The union has been providing financial and organizational support to the fast-food protests that began in late 2012 in New York City and have included daylong strikes and a protest outside this year’s McDonald’s Corp. shareholder meeting that resulted in more than 130 arrests.

‘‘We want to talk about building leadership, power, and doing whatever it takes depending on what city they’re in and what the moment calls for,’’ said Fells, adding that the ramped-up actions will be ‘‘more high profile’’ and could include everything from civil disobedience to intensified efforts to organize workers.

The campaign comes as President Obama and many other Democrats across the country have attempted to make a campaign issue out of their call to increase the federal and state minimum wages.
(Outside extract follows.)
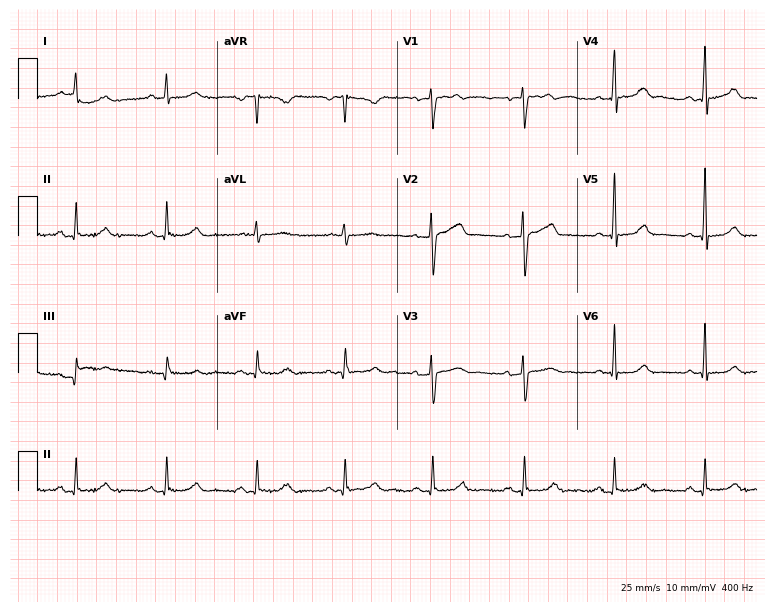
Standard 12-lead ECG recorded from a woman, 44 years old. Read as a normal ECG.

The current federal minimum wage of $7.25 an hour translates to about $15,000 a year for someone working 40 hours a week, though many fast-food workers get far fewer hours. Obama and others have called for increasing it to $10.10.

Fast-food workers say even that is not enough because most people working in the industry now are adults with children. The restaurant industry has argued that a $15 hourly wage could lead to business closings and job cuts. The Seattle City Council recently voted to raise the city’s minimum wage to $15 an hour, phased in over several years.

A McDonald’s spokeswoman did not return a message seeking comment.

The National Restaurant Association said Thursday that increasing wages to $15 will not solve income inequality and that the campaign was an attempt by unions to boost dwindling membership.

‘‘Instead of demonizing an industry that opens doors for workers of all ages, backgrounds, and skill levels, the focus should be on finding better solutions to lift individuals out of poverty,’’ said Scott DeFife, the association’s executive vice president of policy and government affairs.